Provided data:
++++++
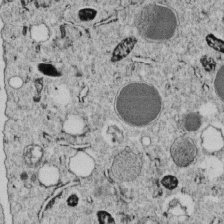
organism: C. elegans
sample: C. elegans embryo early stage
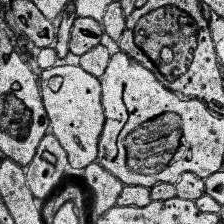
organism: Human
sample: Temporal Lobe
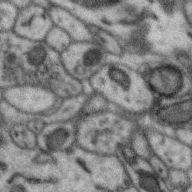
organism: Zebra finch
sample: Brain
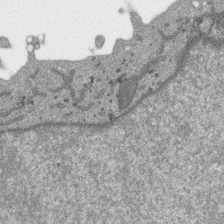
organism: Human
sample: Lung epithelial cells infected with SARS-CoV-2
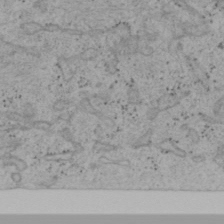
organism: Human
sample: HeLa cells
++++++
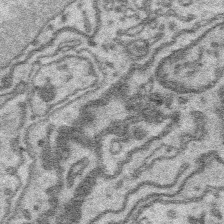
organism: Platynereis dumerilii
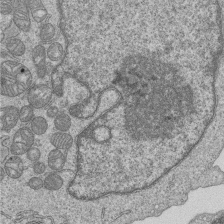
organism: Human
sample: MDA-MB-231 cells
++++++
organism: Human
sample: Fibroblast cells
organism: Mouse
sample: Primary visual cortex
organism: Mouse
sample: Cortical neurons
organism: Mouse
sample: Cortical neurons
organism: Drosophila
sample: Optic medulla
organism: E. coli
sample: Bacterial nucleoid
++++++
Action item: Beginning with the line holding "organism: C. elegans" in the material above, restate word for word each line through the line holding "sample: HeLa cells", and exclude pictures.

Answer box:
organism: C. elegans
sample: C. elegans embryo early stage
organism: Human
sample: Temporal Lobe
organism: Zebra finch
sample: Brain
organism: Human
sample: Lung epithelial cells infected with SARS-CoV-2
organism: Human
sample: HeLa cells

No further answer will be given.